Im September 2016
Im Jahr 1980 bin ich in das Nordquartier umgezogen. Ich versuche darzustellen, was ich damals beobachtet hatte. Vielleicht ist es auch so, dass es mir erst heute im Rückblick auffällt. Ich habe damals kaum jemand gesehen, der sich auf einem Balkon aufhielt. In den privaten Gärten waren am Abend auch im Sommer selten Leute zu sehen, die noch zusammen sassen. Der Verkehr schien unbegrenzt zu wachsen. Etwa auf der Flurstrasse und der Allmendstrasse standen alle parkierten Autos zur Hälfte auf dem Trottoir. Auf der Kasernenwiese waren selten Privatpersonen zu sehen. Im Jahr 1980 gab es ander Herzogstrasse und an der Rodtmattstrasse noch keine öffentlichen Bäume. Velos auf privatem Areal sah man nur vereinzelt und Veloparkplätze im Strassenraum gab‘s nicht. VelofahrerInnen wirkten damals exotisch. Es gab wenige Restaurants, die Aussenbestuhlungen anboten.

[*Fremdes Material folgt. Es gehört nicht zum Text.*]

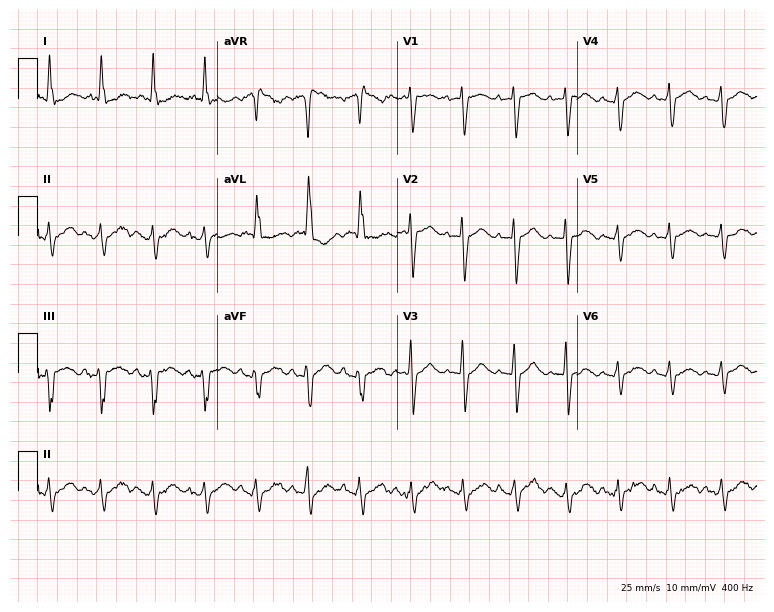
ECG (7.3-second recording at 400 Hz) — a female patient, 74 years old. Findings include sinus tachycardia (a sinus rate of 100 beats per minute or more).

Gegen das Verkehrswachstum der 80er Jahre gab es vehementen Widerstand, nicht zuletzt auch von SP-Seite. Gegen die damalige bürggerliche Mehrheit in Stadt- und Gemeinderat war wenig auszurichten. Es kam mir vor wie vor zwei Jahrhunderten in den USA: Die Indianer hatten gegen die Weissen keine Chance. Doch es kam anders: Die Motorisierung begann ab 1991 abzunehmen.
Dazu ein wenig Statistik zur Anzahl der Personenwagen (PW): Massgebend sind die Erhebungen des kantonalen Strassenverkehrsamts. Der Vorteil gegenüber den städt. Zahlen: Die Daten sind über die Postleitzahlkreise (PK) abrufbar, sie sind langfristig vergleichbar. Geschäftsfahrzeuge habe ich nicht miteinbezogen.
Im Jahr 1991 hatte die Anzahl PW in den PK 3013/3014 ein Maximum erreicht: 8‘055 PW‘s bei 25‘432 EinwohnerInnen (EW), was 0.317 PW/EW entspricht.
Im Jahr 2015 gab es noch 6‘746 PW‘s bei 25‘118 EW (0.269 PW/EW). Die Motorisierung hat also um 15% abgenommen.
Noch deutlicher wird das aus den Daten des Mikrozensus aus dem Jahr 2010: im Nordquartier (genauer: im Stadtteil 5) gab es schon damals 62.2 % autolose Haushalte. Die Autofreien haben seither eine satte Mehrheit.
Seit 1992 gibt es in der Stadt Bern eine RotGrünMitte-Mehrheit. Seither haben sich die am Anfang aufgezählten Defizite laufend vermindert, die Lebensqualität ist deutlich gestiegen. Ich behaupte nicht, dass dies nur eine Folge der neuen Mehrheit war. Es war auch die Bevvölkerung, die umgedacht hatte und in der Folge mehr und mehr linksgrün wählte. Würde ich in den Stadtrat gewählt, könnte ich mich dafür einsetzen, dass diese Erfolgsgeschichte fortgesetzt wird.